3. Task. Some aspects of the task deserve further description and discussion. In the first phase, the sequential presentation of the two choice-stimuli invites questions about temporal order biases, both in terms of the initial choice and in terms of the subsequent sampling (how do decision weights change across time). Do people show a choice and a sampling bias toward the first (or last) presented alternative? The confirmation bias effect could occur spuriously if, say, people tend to choose the early alternative and tend to also sample from the early presented alternative due to having forgotten that information (e.g., because of a temporal leak in evidence accumulation). In the second phase, highlighting the chosen alternative with a green arrow could bias the subsequent post-choice sampling towards the chosen alternative (and thus explain part of the observed effect). The authors should either mention this possibility, or state why it is unlikely to drive the observed effect.

We thank the reviewer for pointing out that some aspects of the task were not described and discussed in sufficient detail. We have now rewritten several sections of the manuscript to improve clarity.
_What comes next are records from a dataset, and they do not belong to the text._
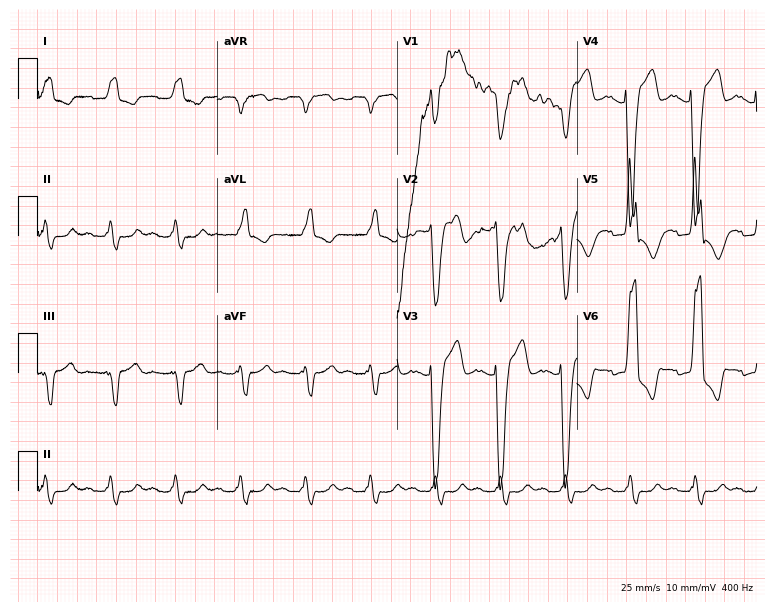
12-lead ECG from a man, 82 years old. No first-degree AV block, right bundle branch block, left bundle branch block, sinus bradycardia, atrial fibrillation or sinus tachycardia recorded for this tracing. Findings outside these six are not listed.
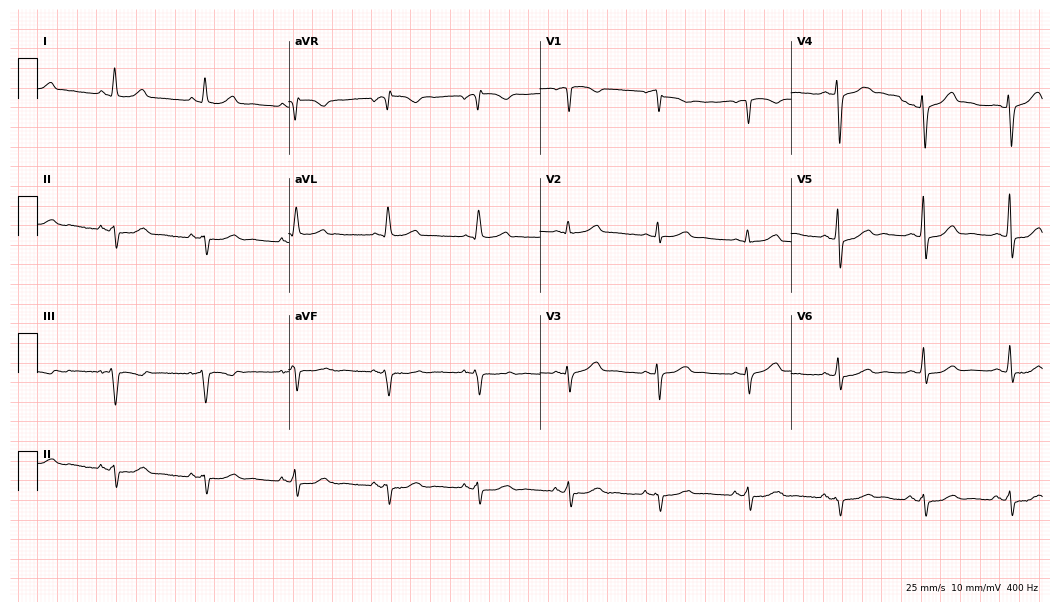
ECG (10.2-second recording at 400 Hz) — a 62-year-old female. Findings include left bundle branch block.
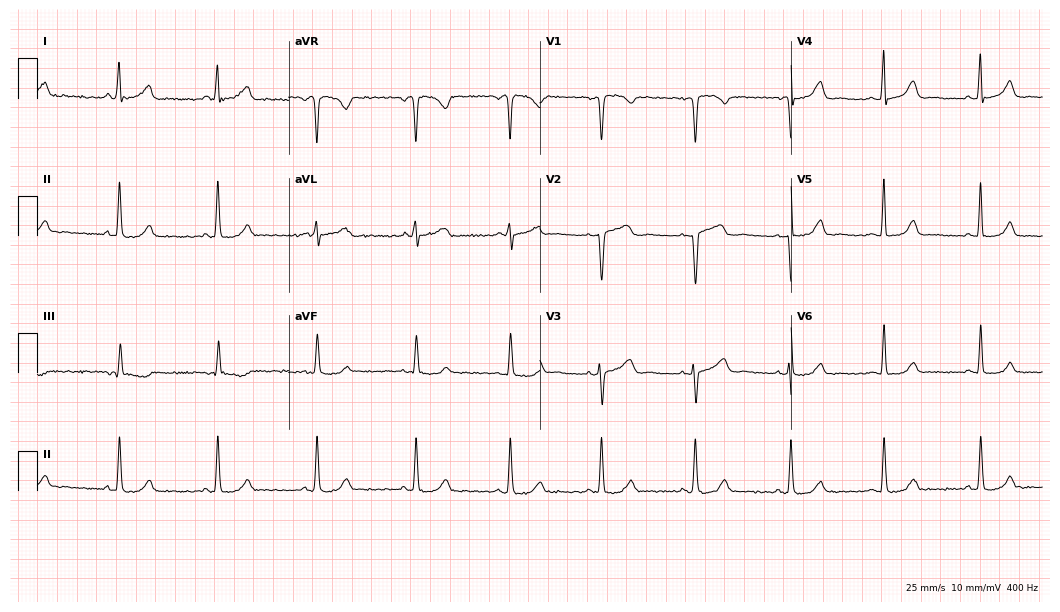
ECG (10.2-second recording at 400 Hz) — a 42-year-old woman. Screened for six findings — first-degree AV block, right bundle branch block (RBBB), left bundle branch block (LBBB), sinus bradycardia, atrial fibrillation (AF), sinus tachycardia — none is recorded. Other findings, if any, are not listed.
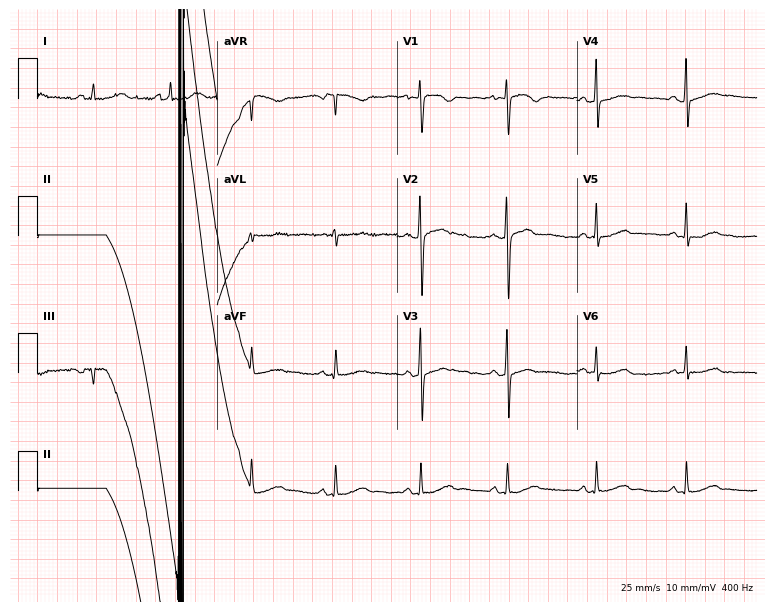
Standard 12-lead ECG recorded from a woman, 38 years old. None of these six findings is recorded: first-degree AV block, right bundle branch block, left bundle branch block, sinus bradycardia, atrial fibrillation, sinus tachycardia. Only these six findings were labelled.
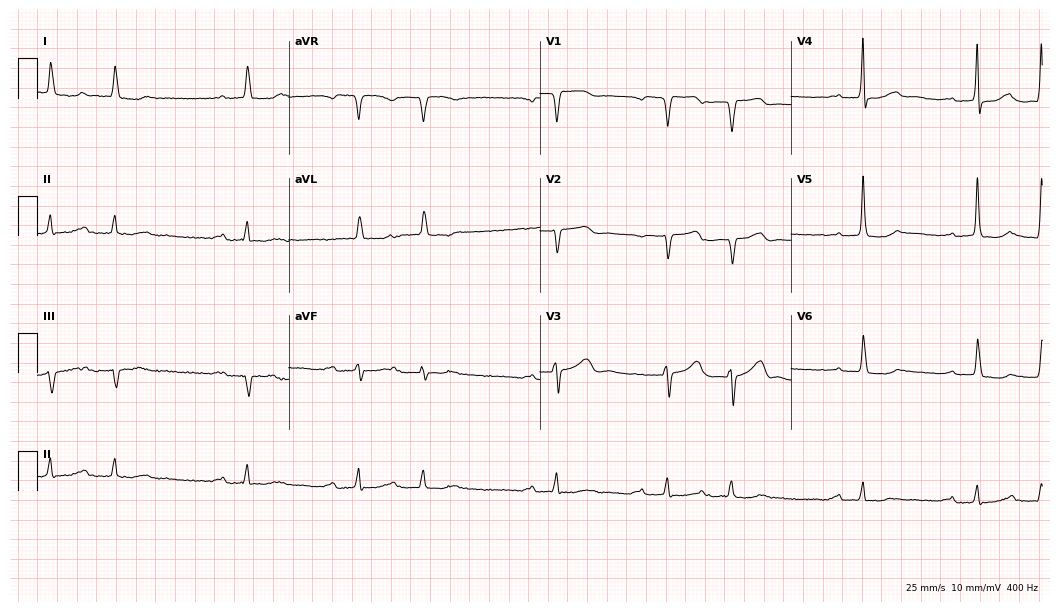
Standard 12-lead ECG recorded from an 81-year-old male patient (10.2-second recording at 400 Hz). The tracing shows first-degree AV block.
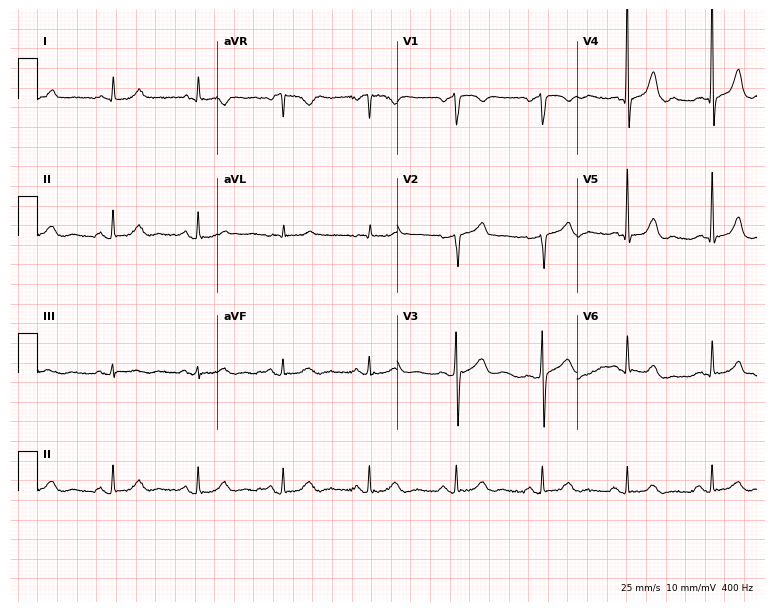
12-lead ECG from a 64-year-old male patient. Recorded interpretation: within normal limits.
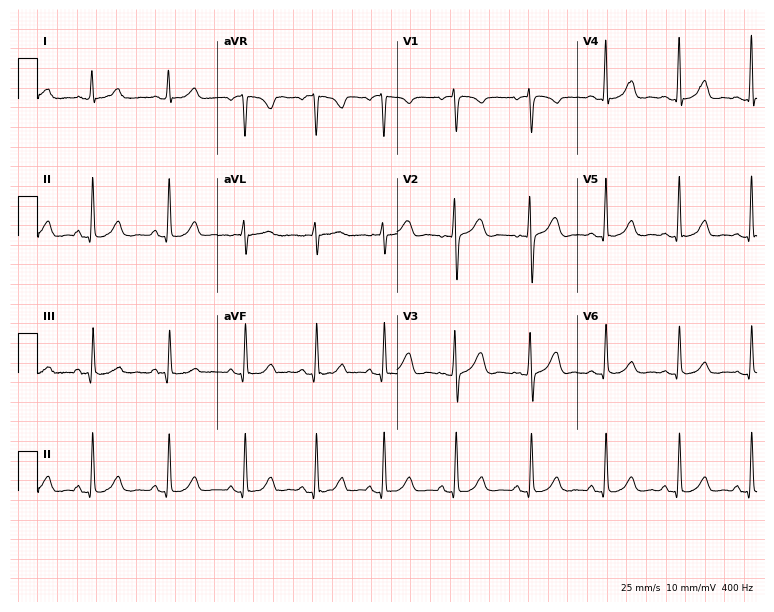
12-lead ECG from a female, 32 years old. Labelled as a normal ECG.

First of all, the reviewer rightly points out that presentation order in the first choice phase may bias sampling in the second phase. To rule out this possibility, we performed a hierarchical linear regression analysis predicting Sampling Time Difference (left – right sampling time) using the first presented item (left = 1; right = 0) as a predictor, together with the Difference in Dots (left – right). Since we had available the sequence of item presentation only for our trials in experiment 2, we only show the results for these data. We did not find a significant effect of first item on sampling, in neither the free or fixed condition. Note that, since we only presented each stimulus to the participant once before the first choice phase, we do not include ‘Last item’ as a predictor since it would be correlated with ‘First Item’. For the fixed sampling condition, we are again using the actual gaze time, not the presentation time.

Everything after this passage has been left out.